- Born: John David Yeadon Peel 11 November 1941 Dumfries, Dumfries and Galloway, United Kingdom
- Died: 2 November 2015 (aged 73) London, United Kingdom
- Education: University of Oxford London School of Economics
- Occupations: Africanist, sociologist, historian of Africa
- Spouse(s): Jennifer Parre Anne Obigbo ​(m. 2014⁠–⁠2015)​
- Writing career
- Subjects: History and religion in Nigeria

= J. D. Y. Peel =

British Africanist, sociologist and historian

John David Yeadon Peel (11 November 1941 – 2 November 2015) was a British Africanist, sociologist and historian of religion in Africa, particularly Nigeria. He was most notable for his series of major studies of historical patterns of religious belief among the Yoruba people.

==Biography==
John David Yeadon Peel was born in Dumfries, Scotland, on 11 November 1941 and was educated at King Edward's School, Birmingham and Balliol College, Oxford. He gained a doctorate in sociology from the London School of Economics (LSE) on Independent Churches in Nigeria. He held a succession of academic posts at universities in the United Kingdom and Nigeria, finishing his career at the School of Oriental and African Studies (SOAS). As well as African subjects, he retained an interest in the history of sociology and taught social theory. He authored a biography of the sociologist Herbert Spencer in 1971.

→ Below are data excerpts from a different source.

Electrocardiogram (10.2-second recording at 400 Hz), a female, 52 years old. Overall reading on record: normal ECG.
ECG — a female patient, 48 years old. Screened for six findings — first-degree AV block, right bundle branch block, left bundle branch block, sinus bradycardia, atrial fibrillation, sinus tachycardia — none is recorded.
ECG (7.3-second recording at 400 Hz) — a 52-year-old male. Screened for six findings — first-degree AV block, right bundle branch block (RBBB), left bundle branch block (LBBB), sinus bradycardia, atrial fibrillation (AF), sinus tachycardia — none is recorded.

Peel was one of the first scholars to examine the theology and organisation of African independent churches. Paul Gifford wrote that "[his] thrust was generally Weberian, insisting that religion could not be reduced to material or class interests". He published three cumulative works on religious change among the Yoruba people in Nigeria between 1968 and 2015, exploring aspects of Christianity, Islam and indigenous belief among the Yoruba from the pre-colonial period onwards. Robin W. G. Horton's "intellectualist theory" of African religion was first set out in a review of Peel's 1968 volume.

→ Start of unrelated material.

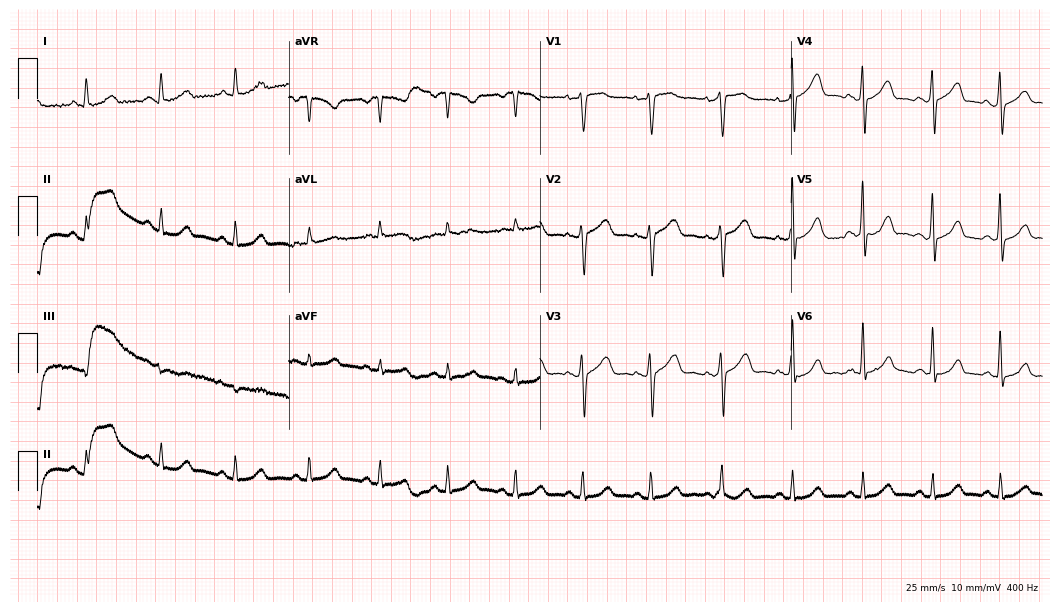
12-lead ECG from a female patient, 53 years old (10.2-second recording at 400 Hz). No first-degree AV block, right bundle branch block, left bundle branch block, sinus bradycardia, atrial fibrillation or sinus tachycardia recorded for this tracing.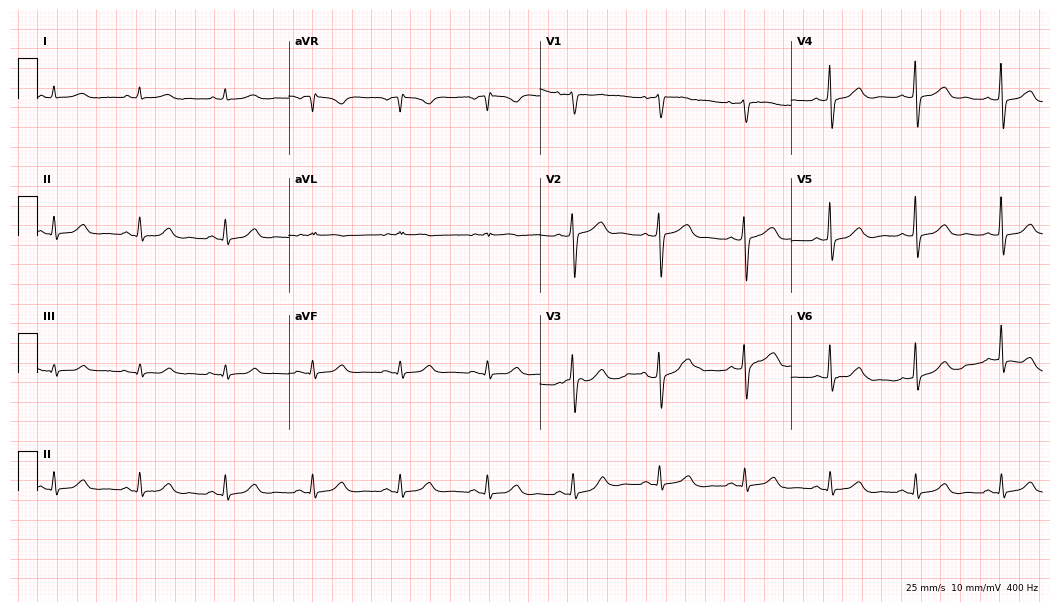
12-lead ECG (10.2-second recording at 400 Hz) from a 66-year-old male. Labelled as a normal ECG.

Peel was a fellow and vice-president (1999-2000) of the British Academy and president of the African Studies Association of the United Kingdom (ASAUK; 1996–98). He was awarded the ASAUK's "Distinguished Africanist" award in 2015. He was editor of Africa: Journal of the International Africa Institute from 1979 to 1986. Toyin Falola edited a festschrift in Peel's honour entitled Christianity and Social Change in Africa in 2005.

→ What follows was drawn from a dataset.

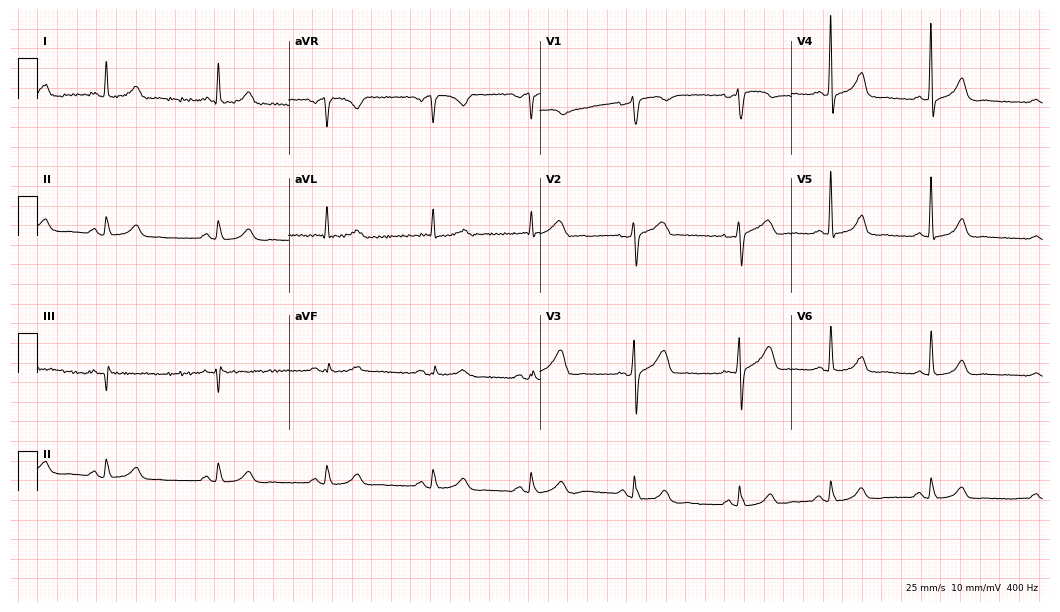
Resting 12-lead electrocardiogram (10.2-second recording at 400 Hz). Patient: a 73-year-old male. Read as a normal ECG.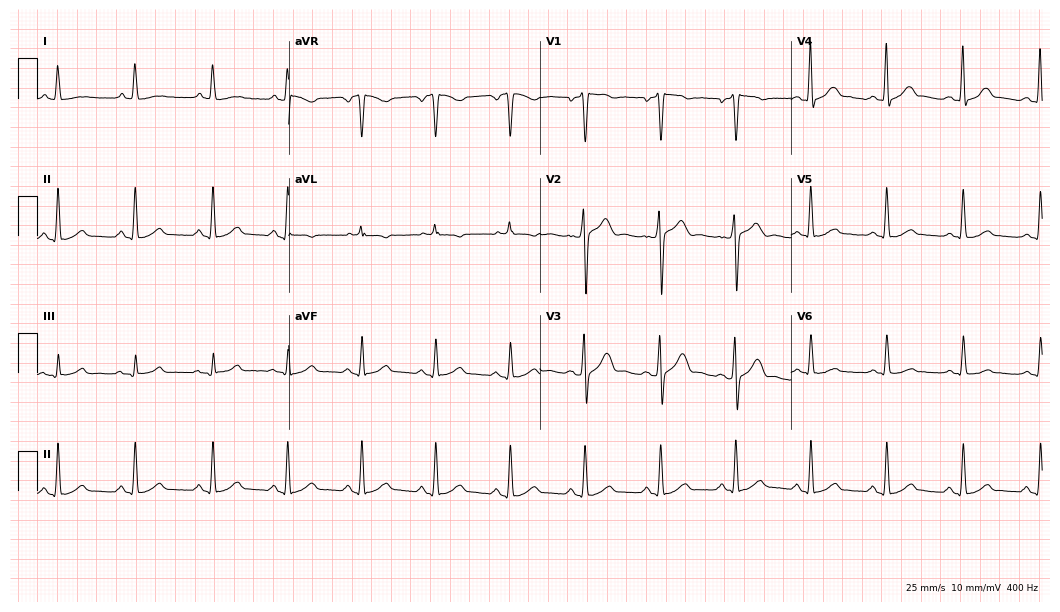
ECG (10.2-second recording at 400 Hz) — a 49-year-old male patient. Labelled as a normal ECG.

Peel died in London on 2 November 2015 and was buried on the eastern side of Highgate Cemetery.

==Selected publications==
- Aladura: a Religious Movement among the Yoruba (Oxford: Oxford University Press, 1968)
- Ijeshas and Nigerians: the Incorporation of a Yoruba Kingdom 1890s-1970s (Cambridge: Cambridge University Press, 1984)
- Religious Encounter and the Making of the Yoruba (Bloomington: Indiana University Press, 2000)
- Christianity, Islam and the Orisa: Comparative Studies of Three Religions in Interaction and Transformation (Oakland: University of California Press, 2015).